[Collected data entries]
= Beginning of Section =

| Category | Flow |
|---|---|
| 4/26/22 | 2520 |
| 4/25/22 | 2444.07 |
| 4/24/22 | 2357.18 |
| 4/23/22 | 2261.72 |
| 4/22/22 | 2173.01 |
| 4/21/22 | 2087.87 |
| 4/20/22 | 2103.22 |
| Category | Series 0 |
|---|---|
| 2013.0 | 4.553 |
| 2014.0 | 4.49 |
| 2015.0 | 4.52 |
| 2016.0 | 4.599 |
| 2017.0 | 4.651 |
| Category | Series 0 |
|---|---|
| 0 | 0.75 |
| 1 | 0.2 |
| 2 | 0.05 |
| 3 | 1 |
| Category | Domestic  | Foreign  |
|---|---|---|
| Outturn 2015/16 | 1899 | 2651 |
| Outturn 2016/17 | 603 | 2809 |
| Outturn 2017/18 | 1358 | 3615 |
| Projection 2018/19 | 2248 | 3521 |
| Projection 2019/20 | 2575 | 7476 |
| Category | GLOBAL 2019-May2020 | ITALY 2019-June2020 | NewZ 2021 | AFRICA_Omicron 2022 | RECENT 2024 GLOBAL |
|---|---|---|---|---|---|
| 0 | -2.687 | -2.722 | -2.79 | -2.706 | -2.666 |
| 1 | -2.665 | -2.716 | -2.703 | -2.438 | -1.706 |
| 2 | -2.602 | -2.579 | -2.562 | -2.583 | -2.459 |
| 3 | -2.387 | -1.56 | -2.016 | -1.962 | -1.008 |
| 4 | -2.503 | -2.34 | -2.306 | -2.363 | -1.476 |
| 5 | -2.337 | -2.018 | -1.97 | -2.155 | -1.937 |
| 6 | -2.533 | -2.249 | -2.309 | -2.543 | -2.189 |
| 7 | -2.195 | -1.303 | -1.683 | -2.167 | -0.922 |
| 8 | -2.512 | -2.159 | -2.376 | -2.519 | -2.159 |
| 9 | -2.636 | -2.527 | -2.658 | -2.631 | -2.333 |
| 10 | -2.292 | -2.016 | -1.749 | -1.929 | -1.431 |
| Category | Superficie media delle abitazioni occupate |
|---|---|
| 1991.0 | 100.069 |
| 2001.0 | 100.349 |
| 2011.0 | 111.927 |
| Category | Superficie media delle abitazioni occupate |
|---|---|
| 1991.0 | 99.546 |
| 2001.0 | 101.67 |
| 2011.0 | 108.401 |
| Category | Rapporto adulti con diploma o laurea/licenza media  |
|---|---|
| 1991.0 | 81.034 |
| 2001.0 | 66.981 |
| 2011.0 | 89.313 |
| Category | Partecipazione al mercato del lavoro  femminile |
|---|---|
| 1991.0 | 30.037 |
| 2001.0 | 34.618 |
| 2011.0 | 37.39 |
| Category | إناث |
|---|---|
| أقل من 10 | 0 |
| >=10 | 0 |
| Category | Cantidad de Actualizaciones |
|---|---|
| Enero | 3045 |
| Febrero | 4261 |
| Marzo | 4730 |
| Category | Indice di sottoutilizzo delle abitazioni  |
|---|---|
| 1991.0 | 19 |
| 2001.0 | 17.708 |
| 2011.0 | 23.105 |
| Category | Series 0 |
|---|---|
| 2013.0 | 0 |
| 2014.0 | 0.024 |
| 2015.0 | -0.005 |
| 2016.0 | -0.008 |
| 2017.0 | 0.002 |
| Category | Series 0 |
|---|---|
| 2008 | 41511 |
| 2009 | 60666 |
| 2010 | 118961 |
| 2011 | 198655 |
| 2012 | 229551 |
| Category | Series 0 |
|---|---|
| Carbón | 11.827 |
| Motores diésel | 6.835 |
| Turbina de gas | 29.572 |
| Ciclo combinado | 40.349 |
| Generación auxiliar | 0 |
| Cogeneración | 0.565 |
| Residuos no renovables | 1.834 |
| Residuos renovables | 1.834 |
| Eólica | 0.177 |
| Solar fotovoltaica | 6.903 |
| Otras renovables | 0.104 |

= End of Section =

WHAT YOU SHOULD DO: Every record is to be repeated exactly as it stands above.

RESPONSE TO THIS TASK:
| Category | Flow |
|---|---|
| 4/26/22 | 2520 |
| 4/25/22 | 2444.07 |
| 4/24/22 | 2357.18 |
| 4/23/22 | 2261.72 |
| 4/22/22 | 2173.01 |
| 4/21/22 | 2087.87 |
| 4/20/22 | 2103.22 |
| Category | Series 0 |
|---|---|
| 2013.0 | 4.553 |
| 2014.0 | 4.49 |
| 2015.0 | 4.52 |
| 2016.0 | 4.599 |
| 2017.0 | 4.651 |
| Category | Series 0 |
|---|---|
| 0 | 0.75 |
| 1 | 0.2 |
| 2 | 0.05 |
| 3 | 1 |
| Category | Domestic  | Foreign  |
|---|---|---|
| Outturn 2015/16 | 1899 | 2651 |
| Outturn 2016/17 | 603 | 2809 |
| Outturn 2017/18 | 1358 | 3615 |
| Projection 2018/19 | 2248 | 3521 |
| Projection 2019/20 | 2575 | 7476 |
| Category | GLOBAL 2019-May2020 | ITALY 2019-June2020 | NewZ 2021 | AFRICA_Omicron 2022 | RECENT 2024 GLOBAL |
|---|---|---|---|---|---|
| 0 | -2.687 | -2.722 | -2.79 | -2.706 | -2.666 |
| 1 | -2.665 | -2.716 | -2.703 | -2.438 | -1.706 |
| 2 | -2.602 | -2.579 | -2.562 | -2.583 | -2.459 |
| 3 | -2.387 | -1.56 | -2.016 | -1.962 | -1.008 |
| 4 | -2.503 | -2.34 | -2.306 | -2.363 | -1.476 |
| 5 | -2.337 | -2.018 | -1.97 | -2.155 | -1.937 |
| 6 | -2.533 | -2.249 | -2.309 | -2.543 | -2.189 |
| 7 | -2.195 | -1.303 | -1.683 | -2.167 | -0.922 |
| 8 | -2.512 | -2.159 | -2.376 | -2.519 | -2.159 |
| 9 | -2.636 | -2.527 | -2.658 | -2.631 | -2.333 |
| 10 | -2.292 | -2.016 | -1.749 | -1.929 | -1.431 |
| Category | Superficie media delle abitazioni occupate |
|---|---|
| 1991.0 | 100.069 |
| 2001.0 | 100.349 |
| 2011.0 | 111.927 |
| Category | Superficie media delle abitazioni occupate |
|---|---|
| 1991.0 | 99.546 |
| 2001.0 | 101.67 |
| 2011.0 | 108.401 |
| Category | Rapporto adulti con diploma o laurea/licenza media  |
|---|---|
| 1991.0 | 81.034 |
| 2001.0 | 66.981 |
| 2011.0 | 89.313 |
| Category | Partecipazione al mercato del lavoro  femminile |
|---|---|
| 1991.0 | 30.037 |
| 2001.0 | 34.618 |
| 2011.0 | 37.39 |
| Category | إناث |
|---|---|
| أقل من 10 | 0 |
| >=10 | 0 |
| Category | Cantidad de Actualizaciones |
|---|---|
| Enero | 3045 |
| Febrero | 4261 |
| Marzo | 4730 |
| Category | Indice di sottoutilizzo delle abitazioni  |
|---|---|
| 1991.0 | 19 |
| 2001.0 | 17.708 |
| 2011.0 | 23.105 |
| Category | Series 0 |
|---|---|
| 2013.0 | 0 |
| 2014.0 | 0.024 |
| 2015.0 | -0.005 |
| 2016.0 | -0.008 |
| 2017.0 | 0.002 |
| Category | Series 0 |
|---|---|
| 2008 | 41511 |
| 2009 | 60666 |
| 2010 | 118961 |
| 2011 | 198655 |
| 2012 | 229551 |
| Category | Series 0 |
|---|---|
| Carbón | 11.827 |
| Motores diésel | 6.835 |
| Turbina de gas | 29.572 |
| Ciclo combinado | 40.349 |
| Generación auxiliar | 0 |
| Cogeneración | 0.565 |
| Residuos no renovables | 1.834 |
| Residuos renovables | 1.834 |
| Eólica | 0.177 |
| Solar fotovoltaica | 6.903 |
| Otras renovables | 0.104 |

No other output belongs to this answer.